In a small saucepan, combine the sauce ingredients. Bring to a boil over medium heat. Reduce to medium-low heat and cook until slightly thickened, about 3 – 5 minutes. Set aside.
In a medium pan over medium heat, add butter. Warm until almost melted. Add corn and saute until heat through. Add ½ the garlic and cook for another 2 minutes. Set aside.
In a medium bowl (that can fit in the skillet and leave 1-inch space around), fill with cooked rice and smooth the top. Set aside.
In a medium pan or cast iron skillet over medium-high heat, heat it until very hot, about 3 – 4 minutes. Lightly brush with a layer of vegetable oil. Add beef and cook until just a little pink left. Season lightly with salt. Add the rest of the garlic and saute for another minute. Move the beef toward the edge and leave the middle part of the skillet empty. Carefully turn the bowl of rice upside down into the empty spot on the skillet. Push down the top of the rice slightly to make a shallow dent. Add the corns and green onion. Sprinkle with generous amount of black pepper. Transfer the skillet to the dining table. Add desired amount of teriyaki sauce. Mix well with a big spoon. Serve immediately.
Notes
I like using Japanese medium-grain rice for this recipe. I like the bouncier texture of the rice. But any rice will work.

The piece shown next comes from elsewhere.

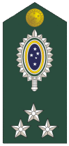 Vertical version of File:Insígnia de General de Divisão.gif

You can get thinly sliced beef from Asian supermarkets, like Japanese, Chinese or Korean. They are all pre-sliced. If you can’t find pre-sliced ones, you can cut it yourself. Buy a rib eye steak. Freeze it for 1 hour or so. With a sharp knife, cut the beef across the grain into 1/8-inch slices or as thin as you can cut it.
Best to use freshly ground black pepper. It has a lot more flavors than pre-ground ones.
When adding teriyaki sauce, don’t add all at once! Add half the sauce, mix well and taste to try. Add more if needed.